1PCAF works on the ground to strengthen mental health systems and advocate for improving services in developing countries where there are severely limited resources for mental health. PCAF’s approach is to establish clinics and outreaches in public-private partnership with government; train locally available caregivers to deliver evidence-based interventions in the local context; supervise and provide continuing education to staff; integrate a rigorous measurement and evaluation system; and prioritize mental health services through public awareness and annual conferences to establish a network of global mental health professionals able to advise policymakers.

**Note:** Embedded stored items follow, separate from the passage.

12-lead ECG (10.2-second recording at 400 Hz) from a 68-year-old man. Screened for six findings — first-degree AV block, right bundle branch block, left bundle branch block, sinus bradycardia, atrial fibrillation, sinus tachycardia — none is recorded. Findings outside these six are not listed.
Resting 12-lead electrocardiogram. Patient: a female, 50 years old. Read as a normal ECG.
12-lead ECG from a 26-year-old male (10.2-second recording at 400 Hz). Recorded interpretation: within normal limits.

In addition to PCAF’s clinic-based work, its robust community outreach program in northern Uganda includes regular twice-monthly outreaches at eleven sites at low-level government community health centers; regular social worker community visits; specialized group therapy for women and girls, former child soldiers, the elderly and people living with HIV/AIDS; and uses community mobilizers and community health workers to help with psychoeducation, screening and referrals. The mobilizers also help PCAF social workers with patient follow-up.

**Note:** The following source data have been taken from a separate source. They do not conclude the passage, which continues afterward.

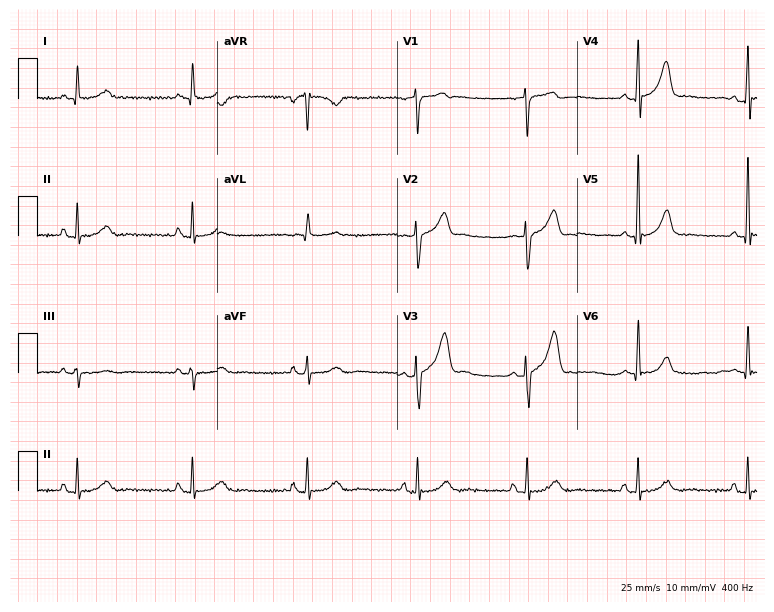
Resting 12-lead electrocardiogram (7.3-second recording at 400 Hz). Patient: a 73-year-old male. Read as a normal ECG.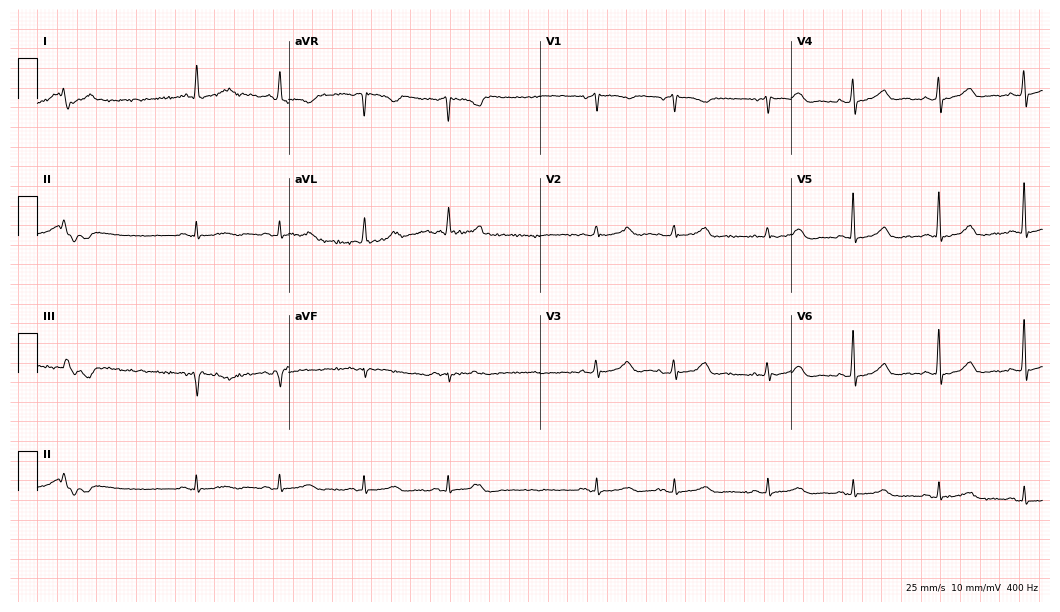
Resting 12-lead electrocardiogram. Patient: a 70-year-old female. None of these six findings is recorded: first-degree AV block, right bundle branch block, left bundle branch block, sinus bradycardia, atrial fibrillation, sinus tachycardia. Findings outside these six are not listed.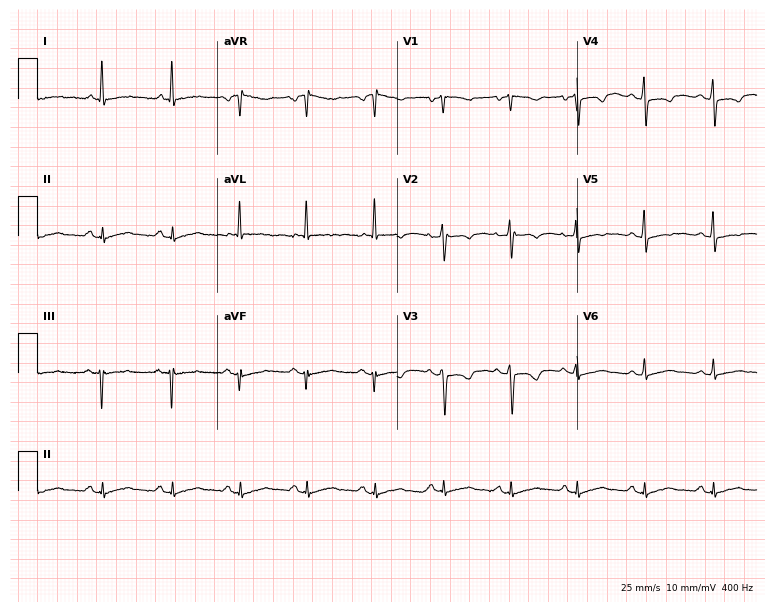
Standard 12-lead ECG recorded from a female, 68 years old. None of these six findings is recorded: first-degree AV block, right bundle branch block, left bundle branch block, sinus bradycardia, atrial fibrillation, sinus tachycardia. Findings outside these six are not listed.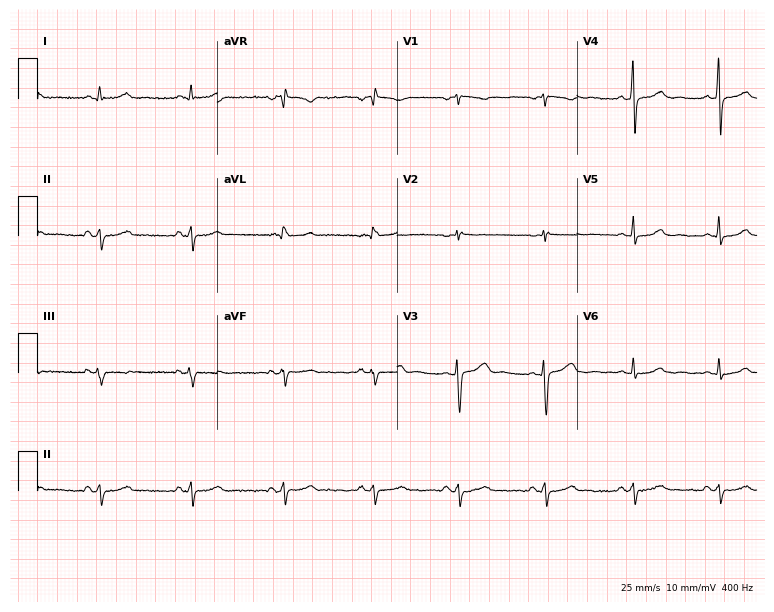
Standard 12-lead ECG recorded from a 43-year-old female. None of these six findings is recorded: first-degree AV block, right bundle branch block, left bundle branch block, sinus bradycardia, atrial fibrillation, sinus tachycardia. Only these six findings were labelled.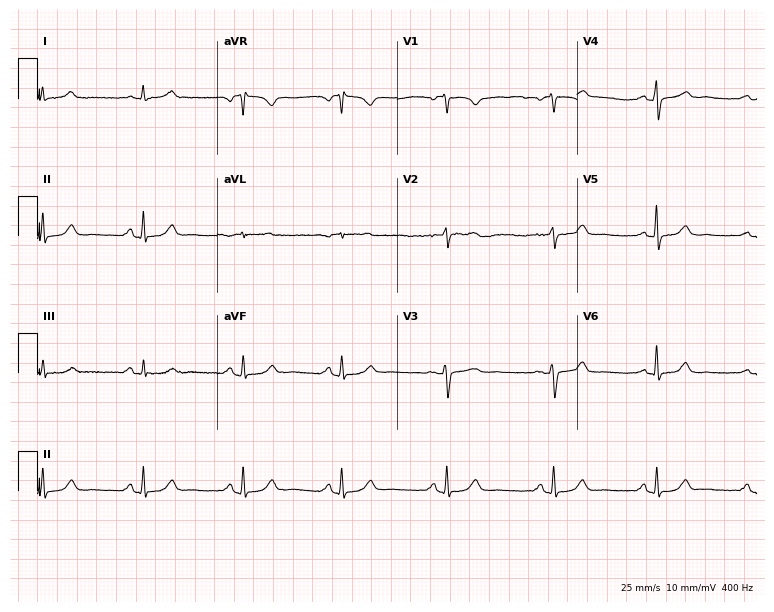
12-lead ECG from a 59-year-old female patient. Labelled as a normal ECG.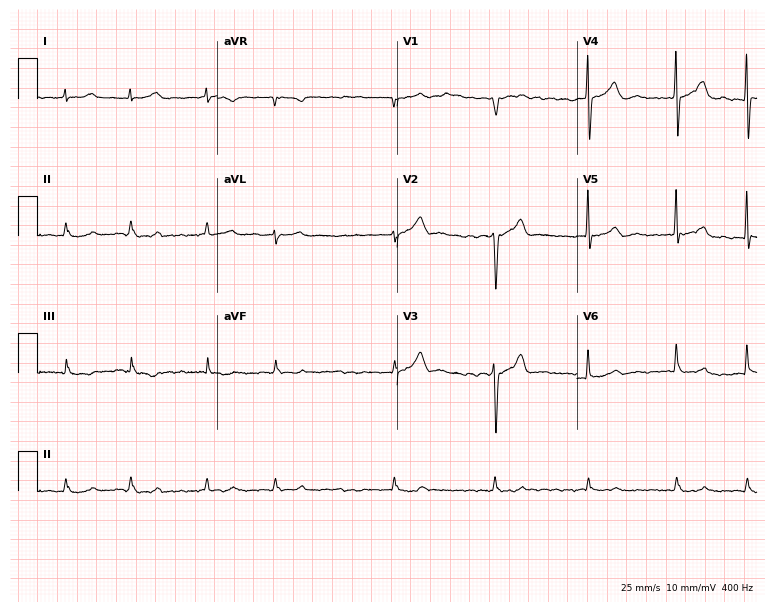
Standard 12-lead ECG recorded from a 76-year-old male patient (7.3-second recording at 400 Hz). The tracing shows atrial fibrillation.

The PCAF Uganda clinics and their outreaches serve those most in need, who have least access to mental health care. The staff treated nearly 7,000 patients in the first three quarters of 2014. More than 70 percent of PCAF patients are women and children. The main vulnerabilities include living in an internally displaced persons’ (IDP) camp or former displacement, losing a family member to violence and experiencing physical trauma. The majority of patients have symptoms of depression (68 percent) and/or posttraumatic stress disorder (54 percent). More than 41 percent of patients were formerly abducted. Women are significantly more likely to report experiences of domestic violence and sexual and other forms of gender-based violence, while men are more likely to have been abducted and forced to torture or kill as war combatants.

Where They Work

ug_large_locator ug-mapAbout the size of Oregon, Uganda is a landlocked, mountain-lined fertile plateau in Central Eastern Africa with many lakes and rivers. It is bordered by the Democratic Republic of the Congo, Kenya, Rwanda, South Sudan and Tanzania.

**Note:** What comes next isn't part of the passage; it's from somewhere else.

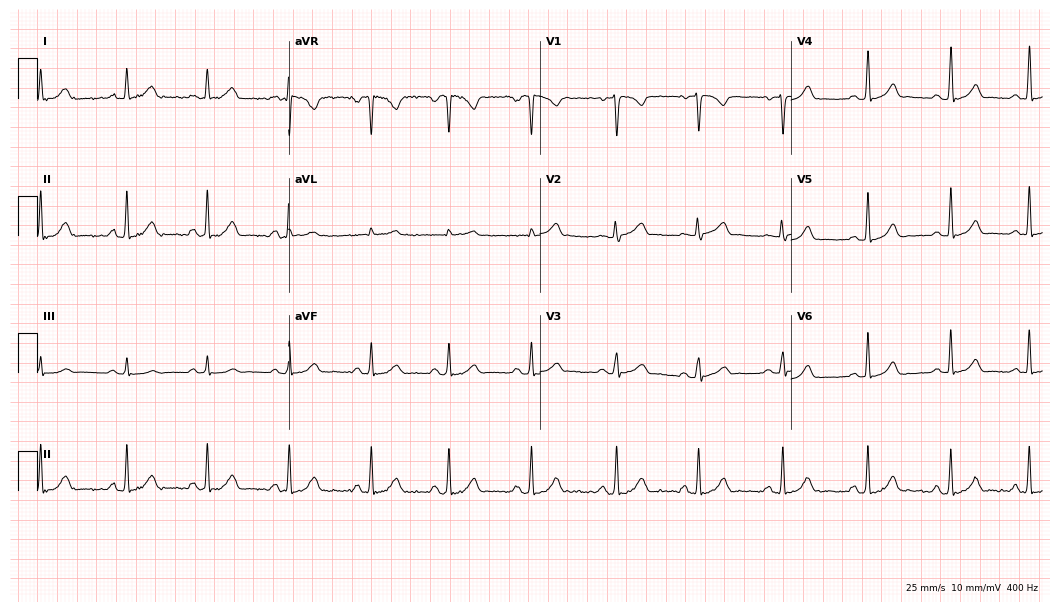
Standard 12-lead ECG recorded from a 30-year-old female (10.2-second recording at 400 Hz). None of these six findings is recorded: first-degree AV block, right bundle branch block (RBBB), left bundle branch block (LBBB), sinus bradycardia, atrial fibrillation (AF), sinus tachycardia.

Overall Uganda’s climate is tropical, generally rainy with two dry seasons (December – February, June – August); although it is semiarid in the northeast. With nearly three-quarters of the land farmed, products are mostly agricultural, including coffee, tea, cotton, tobacco, cassava, potatoes, corn, millet, cut flowers, beef, goat meat, milk and poultry. Uganda’s natural resources include copper, cobalt, and hydropower, limestone, salt and gold.

Britain’s colonial boundaries grouped together a wide range of ethnic groups with different political systems and cultures. These differences prevented the establishment of a working political community after independence was achieved in 1962. The dictatorial regime of Idi Amin (1971-79) was responsible for the deaths of some 300,000 opponents. Guerrilla war and human rights abuses under Milton Obote (1980-85) claimed at least another 100,000 lives. The rule of Yoweri Museveni since 1986 has brought relative stability and economic growth to Uganda. A constitutional referendum in 2005 cancelled a 19-year ban on multi-party politics and lifted term limits.

The 35 million Ugandans are divided among a dozen major ethnic groups. In addition to genocide, their numbers have been depleted by AIDS. Most Ugandans are Roman Catholic or Protestant (42 percent each) or Muslim (12.1 percent).

English is the official national language and is taught in grade schools, used in courts of law and preferred by most newspapers and some radio broadcasts.